Dataset items
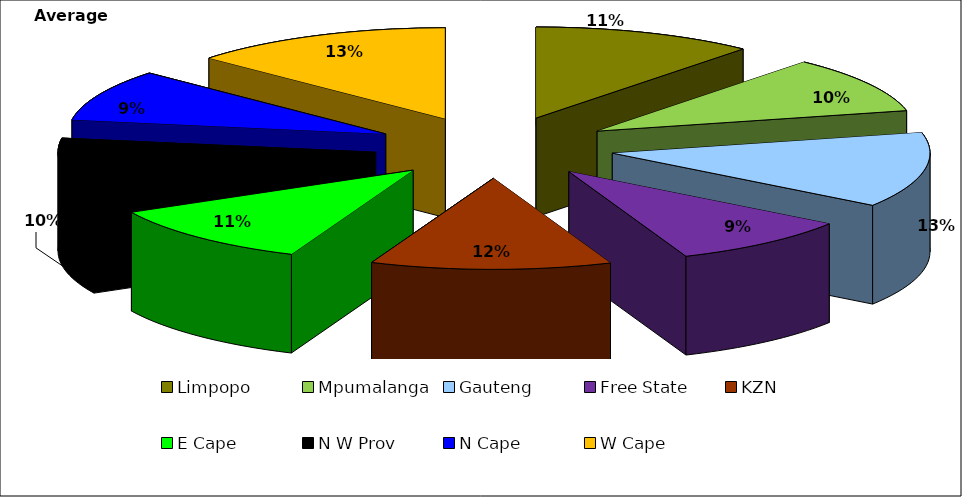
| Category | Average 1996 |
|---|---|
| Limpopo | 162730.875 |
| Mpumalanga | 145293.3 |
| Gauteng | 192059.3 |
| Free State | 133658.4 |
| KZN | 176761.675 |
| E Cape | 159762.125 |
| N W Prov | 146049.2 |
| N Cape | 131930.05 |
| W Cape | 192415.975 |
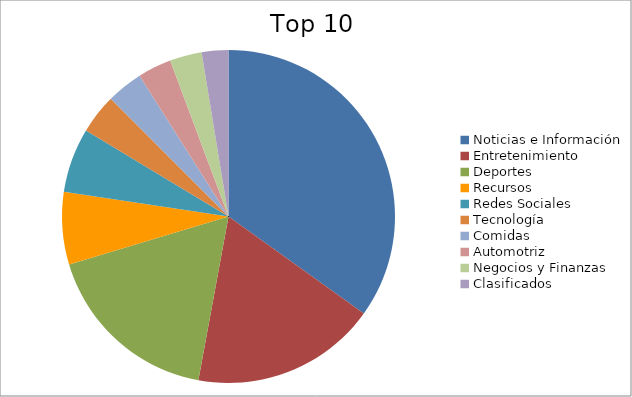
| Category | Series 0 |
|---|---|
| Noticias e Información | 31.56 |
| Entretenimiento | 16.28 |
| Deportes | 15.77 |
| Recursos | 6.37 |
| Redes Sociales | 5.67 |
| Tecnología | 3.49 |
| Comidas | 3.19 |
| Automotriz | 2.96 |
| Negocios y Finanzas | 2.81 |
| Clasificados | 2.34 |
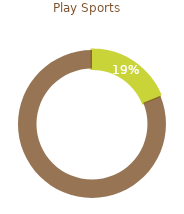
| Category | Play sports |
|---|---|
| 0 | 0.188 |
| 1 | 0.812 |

### WHAT TO PRODUCE
Quote the records above exactly, leaving out any pictures.

### WRITTEN RESPONSE
| Category | Average 1996 |
|---|---|
| Limpopo | 162730.875 |
| Mpumalanga | 145293.3 |
| Gauteng | 192059.3 |
| Free State | 133658.4 |
| KZN | 176761.675 |
| E Cape | 159762.125 |
| N W Prov | 146049.2 |
| N Cape | 131930.05 |
| W Cape | 192415.975 |
| Category | Series 0 |
|---|---|
| Noticias e Información | 31.56 |
| Entretenimiento | 16.28 |
| Deportes | 15.77 |
| Recursos | 6.37 |
| Redes Sociales | 5.67 |
| Tecnología | 3.49 |
| Comidas | 3.19 |
| Automotriz | 2.96 |
| Negocios y Finanzas | 2.81 |
| Clasificados | 2.34 |
| Category | Play sports |
|---|---|
| 0 | 0.188 |
| 1 | 0.812 |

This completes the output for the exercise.